Cocobutt · 15/02/2023 22:44

Our children would be way beyond devastated if we split.

No they wouldn’t.

If you want to stay for whatever reason that’s fine, but don’t blame it on the children.

Many couples decide to just be friends but still live together as it makes sense financially and it’s easier for childcare etc.

If this is the path you are choosing then depending on your DCs ages then it’s probably better to be open with them and so it doesn’t come as such a shock later on.

SirSamVimesCityWatch · 15/02/2023 22:48

Leave.

"Everyone gets two lives. The second begins when you realise you only get one."

One life, OP. Just this one. Is this what you want it to be?

Warriormum1 · 15/02/2023 22:50

Stop "ishing" it! your husband is trans and he is entitled to dress up in womens' clothes if that is what he feels he needs to do, and you are equally entitled to leave him and find a loving relationship with a man who loves you as a woman in the way you need to be loved. Maybe he can't help being trans, but you can't help being a "cis" woman, who needs and deserves to be in a loving relationship with a "cis" man, or a single woman who does not have to deal with the complications of being in a relationship with a man who needs to dress up in womens' clothes and wear make up. Your needs are just as important as his. He has felt entitled enough to express his "needs". Time for you to do the same!

AgathaX · 15/02/2023 22:50

In time your children will find out about their dad's other life and that you are no longer a couple even if you live together.
Knowing that you stayed for their happiness at the expense of yours is an awfully big burden for them to have to shoulder.
Really consider if you are doing the right thing for them.

gah2teenagers · 15/02/2023 23:00

You need to provide your children with the option of a home away from him. How are they supposed to cope with this as they grow. You are going to need to step up and be the one with the balls now.

Aquamarine1029 · 15/02/2023 23:04

Being raised by a very unhappy mother will impact them far more than a divorce would. The only thing keeping you in that sham of a marriage is you.

FlissyPaps · 15/02/2023 23:20

The longer you stay in the marriage the more damaged and hurt you will become. And the longer you stay in the marriage the more you risk your children’s expectations of a healthy relationship.

I’m sorry you’re in this situation. It must be incredibly difficult. I hope you are able to find and receive support.

But please leave. You deserve happiness and a healthy relationship.

DulcetTones · 15/02/2023 23:22

Unfortunately, the kids aren't exactly having a normal life, now, with Dad dressing like a woman and Mum (understandably!) very unhappy with her new life of being married to a man who doesn't act like a man.
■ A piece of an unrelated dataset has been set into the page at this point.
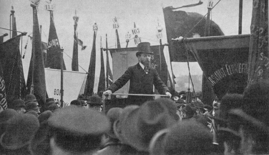 K.G. Ossiannilsson, ordförande i SSU (1903-04), talar vid en 1 maj-demonstration på Gärdet 1906

I wouldn't want my children to think they should have to sacrifice their happiness in this way. Divorce can be difficult for children, but living in a toxic atmosphere of unhappy parents isn't great, either.

hopsalong · 15/02/2023 23:28

I wouldn't leave because your husband wears women's clothes.
I would leave because you don't have a sex life or, it seems, even a physically affectionate relationship.
(It is possible for those things to co-exist. Your husband could be a lesbian who still finds you the most attractive woman in the world, and you might find yourself attracted to him as a her.)

Schoolchoicesucks · 15/02/2023 23:29

Cakeandcoffee93 · 15/02/2023 21:40

Everyone judging- op if you are happy and he is happy and the kids are happy- I see why you’d stay.

OP doesn't sound particularly happy. She's staying because she thinks it will be better for the kids.